- Born: 1913 Hong Kong
- Died: 1998 (aged 84–85) Hong Kong
- Other names: Huang Man Li, Wong Lan -yan, Wong Maan Lee, Wong Man Lei, Wong Man-lei, Wong Man-Li, Wong Man-so, Mary Je, Sister Mary, Mary Wong
- Occupation: Actress
- Years active: 1930–1986
- Known for: Co-founder of Union Film Enterprise

= Man-lei Wong =

Chinese actress from Hong Kong

Man-lei Wong (黃曼梨) was a Chinese actress from Hong Kong. Wong was credited with over 300 films. Wong had a star at Avenue of Stars in Hong Kong.

== Early life ==
In 1913, Wong was born in Hong Kong.

== Education ==
Wong attended Belilios Teachers College, an Italian missionary college.

== Career ==
In 1930, at age 17, Wong's acting career began in silent film in Shanghai, China. Wong appeared in Burns the White-Bird Temple (1930) and 24 Heroes (1930). In 1932, Wong became a Hong Kong actress. Wong played a rich girl in silent film Gunshot at Midnight (1932) directed by Kwan Man-ching and she was Chiu Ching-Ha in Cry of the Cuckoo in the Temple (1932) directed by Leung Siu-Bo. In 1935, Wong was Yuet Han in Yesterday's Song, a talking Cantonese drama film directed by Chiu Shu-San. In 1952, Wong co-founded Union Film Enterprise. Wong's last notable film is Sword That Vanquished The Monster, a 1969 film directed by Wu Pang. Wong is credited with over 300 films. Wong is notable for her role as an obnoxious mother-in-law and elderly woman.

== Filmography ==
=== Films ===
This is a partial list of films.
- 1930 Burns the White-Bird Temple
- 1930 24 Heroes
- 1932 Gunshot at Midnight - Rich girl
- 1932 Cry of the Cuckoo in the Temple - Chiu Ching-Ha
- 1936 New Youth
- 1947 The Fickle Lady - Lok Kuen-See
- 1953 A Flower Reborn
- 1954 Spring's Flight
- 1955 Cold Nights (寒夜) - Man Suen's mother
- 1955 Parents' Hearts (父母心) - Mother
- 1956 The House of Sorrows
- 1956 The Wall - Mrs.

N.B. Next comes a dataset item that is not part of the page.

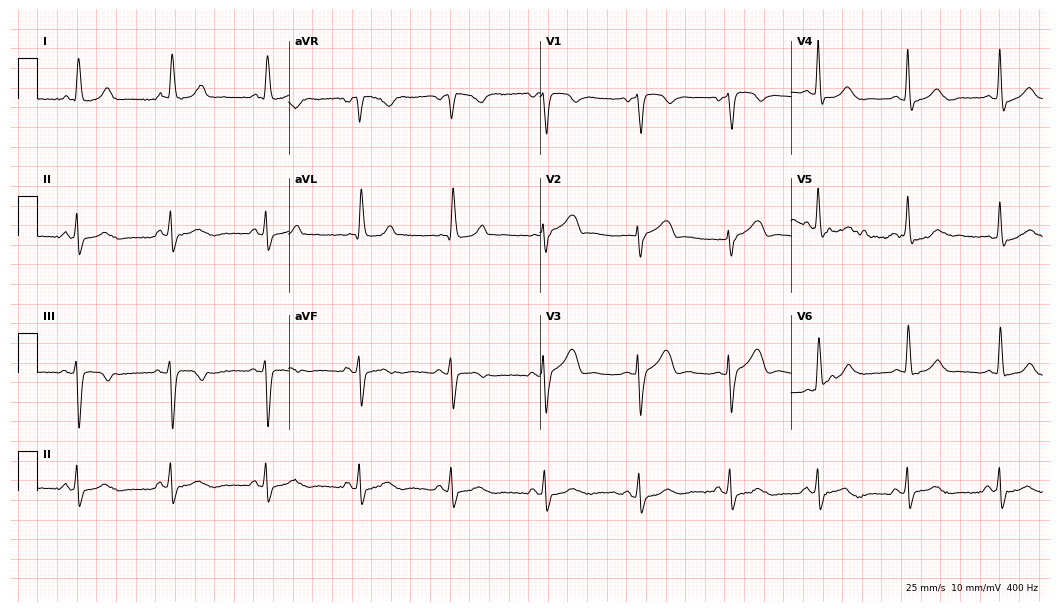
Standard 12-lead ECG recorded from a woman, 83 years old. None of these six findings is recorded: first-degree AV block, right bundle branch block (RBBB), left bundle branch block (LBBB), sinus bradycardia, atrial fibrillation (AF), sinus tachycardia.

Kong
- 1956 Wilderness - Blind mother
- 1959 The Fake Marriage (aka Great Pretender)
- 1959 Money (aka Qian) - Chiu's wife
- 1961 Long Live the Money - Chui's mother
- 1962 Vampire Woman (吸血婦) - Madam Chiu
- 1964 The Paradise Hotel
- 1964 A Mad Woman (瘋婦) - Madam Wong
- 1965 Doomed Love (aka A Love's Tragedy) (情天劫) - Au Oi-Ching
- 1966 No Greater Love than Filial Piety
- 1966 Love Burst - Kong's aunt
- 1969 Sword That Vanquished the Monster
- 1986 Dream Lovers (夢中人) - Lei's blind grandmother

== Awards ==
- 1995 Lifetime Achievement Award – Presented by Hong Kong Film Awards
- Star – Avenue of Stars, Tsim Sha Tsui waterfront in Hong Kong

== Personal life ==
During the Japanese occupation in December 1941, Wong fled to Macau, then lived in Guangzhouwan, and then Vietnam. In 1946, Wong returned to live in Hong Kong.

On April 8, 1998, Wong died in Hong Kong.